Janaína comentou também sobre a posição da mulher negra nesse padrão “branco europeu” da nossa sociedade. “Imagina crescer sendo tudo aquilo que uma sociedade renega? Sendo uma mulher negra em uma sociedade que é, na verdade, constituída e centrada no masculino e no padrão branco de beleza, o padrão europeu. Para uma mulher negra se perceber bonita, essa luta é muito mais complexa. Percebemos, em nossa atuação nos consultórios, por exemplo, esse processo pelo qual as mulheres negras tentam se encaixar nesse padrão, sofrendo, comprometendo a sua Saúde Mental”, argumentou.

baixada nov 1Seguindo o debate, Amanda Cecília de Jesus (CRP 05/50512), psicóloga clínica graduada pela UNIABEU e uma das idealizadoras do projeto Mulheres em Crescimento, reforçou a importância do debate como ato de resistência ao racismo ainda vivo no país.

“Quando falamos da era escravista do Brasil, que foi um período de muito sofrimento, mas também de resistência, quando as pessoas escravizadas – acho interessante falar dessa forma, pois as pessoas não são escravas, elas foram escravizadas –, elas montam lugares para se refugiar e resistir, que são os quilombos. Então, ali, já começamos a perceber o quão é importante falarmos de resistência. Esse espaço que estamos construindo aqui, agora, é sim também um espaço de resistência, onde se pode falar de um assunto que ainda não é bem acolhido na sociedade”, declarou.

“O racismo no Brasil ainda é muito forte, no entanto, muito velado. É claro que, na atualidade, não consigo ver isso de forma tão velada, pois agora temos um aval de que é possível e de você pode sim dizer o que pensa independente se você vai ofender ou desrespeitar o outro”, completou a psicóloga.
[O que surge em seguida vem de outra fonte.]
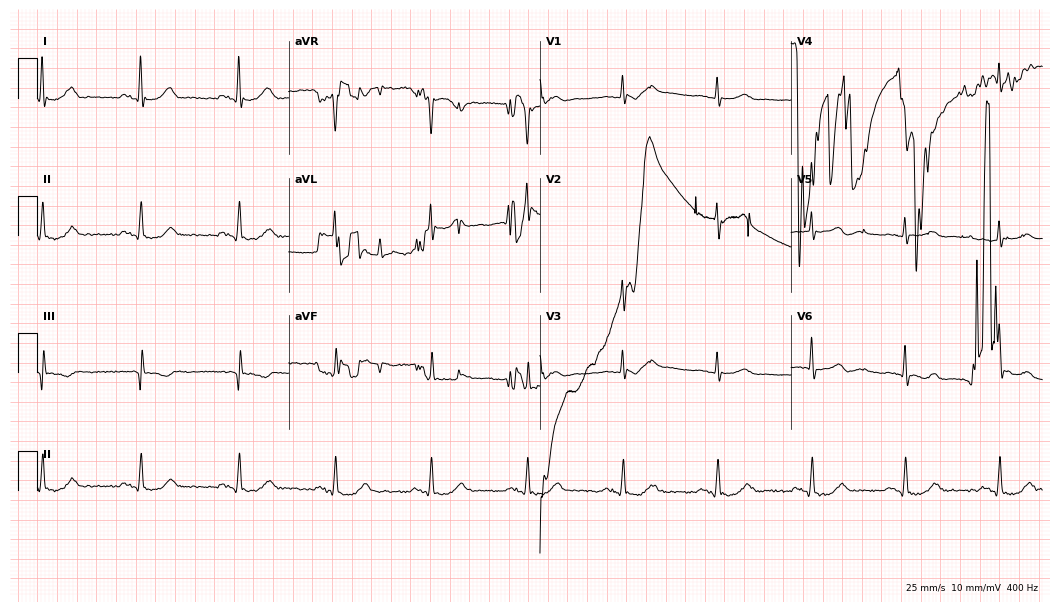
Resting 12-lead electrocardiogram (10.2-second recording at 400 Hz). Patient: a male, 74 years old. None of these six findings is recorded: first-degree AV block, right bundle branch block (RBBB), left bundle branch block (LBBB), sinus bradycardia, atrial fibrillation (AF), sinus tachycardia. Findings outside these six are not listed.

Fechando a mesa, Karoline Arcanjo Apóstolo da Silva, estudante de Psicologia da UFRRJ e pesquisadora do LEVICA (Laboratório de Estudos sobre Violência Contra Criança e Adolescente), também reforçou a importância do evento nos dias de hoje e ponderou a dificuldade do ser humano de conviver com a diversidade.

“O dia de hoje é um muito simbólico e importante, principalmente se considerarmos a nova ordem moral, econômica e política do nosso pais, que não respeita a diversidade, sobretudo a diversidade racial. A diversidade humana sempre existiu e a história nos mostra a dificuldade que é lidar com o diferente: a escravidão grita isso. Porém, hoje, diferentemente dos nossos ancestrais, vivemos numa sociedade democrática, que pressupõe liberdade e igualdade de direitos”, lembrou.

Em seguida, a palestrante questionou sobre a democracia de direitos existente em nosso país. “A pergunta que me faço é: existe realmente igualdade e liberdade de direitos que tange à questão de raça e gênero? A minha resposta é: não! Porque a nossa sociedade é racista, machista, classista, opressora, patriarcal e extremamente desigual, ainda mais no aspecto de raça. Uma das áreas que denuncia que não vivemos numa democracia racial é a educação. A educação desnuda e aponta que nós, em pleno século XXI, ainda não vivemos uma democracia racial”, declarou.